### TO DO:
Can you write out every line from the start of the records below through the line containing "1.138 | 0.61 |", leaving out any pictures?
-=-=-
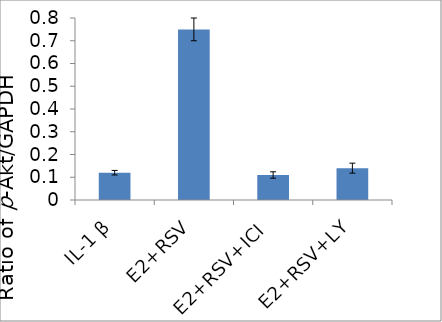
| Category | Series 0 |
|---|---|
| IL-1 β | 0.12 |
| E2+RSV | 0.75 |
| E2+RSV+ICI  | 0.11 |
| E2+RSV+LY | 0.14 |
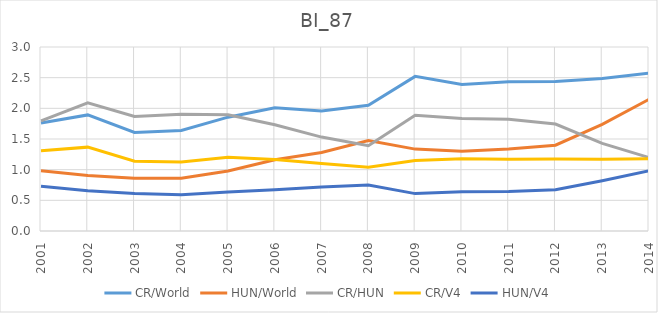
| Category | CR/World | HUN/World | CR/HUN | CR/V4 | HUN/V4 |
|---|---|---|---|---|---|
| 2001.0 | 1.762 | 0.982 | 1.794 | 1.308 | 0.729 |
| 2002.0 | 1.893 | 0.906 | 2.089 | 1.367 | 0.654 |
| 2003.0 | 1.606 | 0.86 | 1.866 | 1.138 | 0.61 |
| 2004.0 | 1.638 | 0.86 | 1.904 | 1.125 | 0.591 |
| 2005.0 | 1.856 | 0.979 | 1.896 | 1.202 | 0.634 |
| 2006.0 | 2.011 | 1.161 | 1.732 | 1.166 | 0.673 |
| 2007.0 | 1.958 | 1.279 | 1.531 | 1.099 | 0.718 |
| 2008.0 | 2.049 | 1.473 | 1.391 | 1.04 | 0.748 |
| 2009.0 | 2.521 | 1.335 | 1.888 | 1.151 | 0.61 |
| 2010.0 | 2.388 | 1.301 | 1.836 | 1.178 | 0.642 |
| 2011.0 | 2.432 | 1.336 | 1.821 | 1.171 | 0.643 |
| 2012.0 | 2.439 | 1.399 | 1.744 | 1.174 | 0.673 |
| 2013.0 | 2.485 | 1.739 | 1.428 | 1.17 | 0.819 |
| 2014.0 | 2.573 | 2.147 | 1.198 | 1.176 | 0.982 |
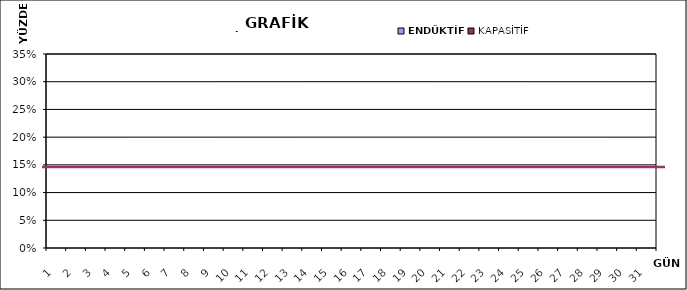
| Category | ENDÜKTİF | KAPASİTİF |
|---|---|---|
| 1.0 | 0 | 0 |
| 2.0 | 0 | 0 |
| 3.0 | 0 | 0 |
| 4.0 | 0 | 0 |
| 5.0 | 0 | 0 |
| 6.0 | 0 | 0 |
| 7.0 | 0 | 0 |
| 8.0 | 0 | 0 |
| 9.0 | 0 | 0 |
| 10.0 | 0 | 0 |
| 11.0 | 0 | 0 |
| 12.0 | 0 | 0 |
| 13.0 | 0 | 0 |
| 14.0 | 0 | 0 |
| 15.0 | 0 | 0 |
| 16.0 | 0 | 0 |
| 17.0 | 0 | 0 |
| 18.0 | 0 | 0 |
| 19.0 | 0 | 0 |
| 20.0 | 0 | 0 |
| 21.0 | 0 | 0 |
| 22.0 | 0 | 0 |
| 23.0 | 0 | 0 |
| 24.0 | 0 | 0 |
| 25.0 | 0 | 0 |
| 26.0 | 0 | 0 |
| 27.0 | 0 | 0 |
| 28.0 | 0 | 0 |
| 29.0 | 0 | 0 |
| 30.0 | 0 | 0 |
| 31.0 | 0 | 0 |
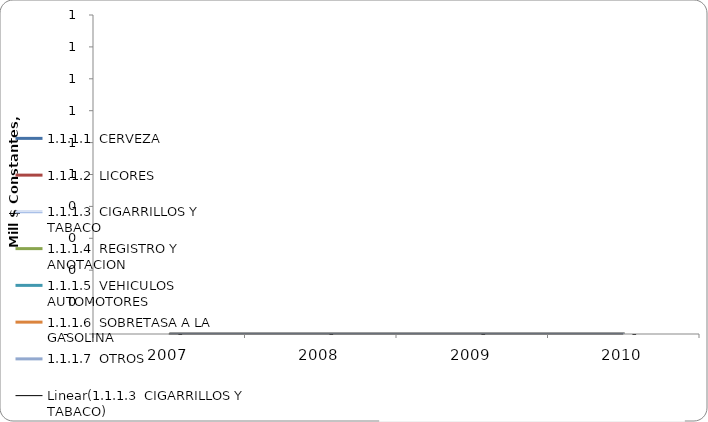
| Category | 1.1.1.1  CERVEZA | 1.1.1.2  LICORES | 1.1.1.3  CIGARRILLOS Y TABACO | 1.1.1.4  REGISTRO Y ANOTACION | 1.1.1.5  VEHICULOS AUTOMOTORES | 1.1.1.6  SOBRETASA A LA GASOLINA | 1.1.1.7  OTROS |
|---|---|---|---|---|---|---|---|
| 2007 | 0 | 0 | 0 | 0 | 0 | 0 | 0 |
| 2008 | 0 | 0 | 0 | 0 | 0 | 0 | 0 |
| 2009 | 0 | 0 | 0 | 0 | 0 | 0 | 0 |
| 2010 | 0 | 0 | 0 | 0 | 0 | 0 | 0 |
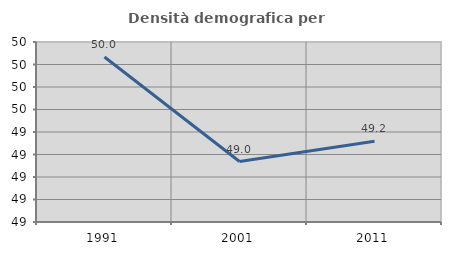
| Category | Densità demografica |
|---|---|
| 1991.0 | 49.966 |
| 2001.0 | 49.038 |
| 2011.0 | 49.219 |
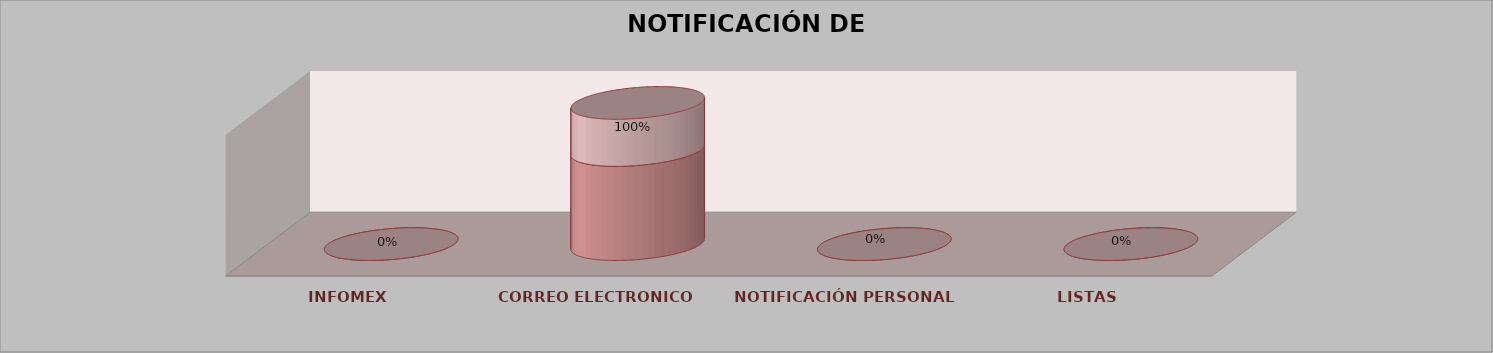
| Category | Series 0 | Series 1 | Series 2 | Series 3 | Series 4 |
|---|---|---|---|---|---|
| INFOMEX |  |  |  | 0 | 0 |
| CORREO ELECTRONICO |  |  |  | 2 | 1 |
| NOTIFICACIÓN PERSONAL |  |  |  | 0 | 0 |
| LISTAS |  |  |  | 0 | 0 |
-=-=-
### ANSWER SECTION:
| Category | Series 0 |
|---|---|
| IL-1 β | 0.12 |
| E2+RSV | 0.75 |
| E2+RSV+ICI  | 0.11 |
| E2+RSV+LY | 0.14 |
| Category | CR/World | HUN/World | CR/HUN | CR/V4 | HUN/V4 |
|---|---|---|---|---|---|
| 2001.0 | 1.762 | 0.982 | 1.794 | 1.308 | 0.729 |
| 2002.0 | 1.893 | 0.906 | 2.089 | 1.367 | 0.654 |
| 2003.0 | 1.606 | 0.86 | 1.866 | 1.138 | 0.61 |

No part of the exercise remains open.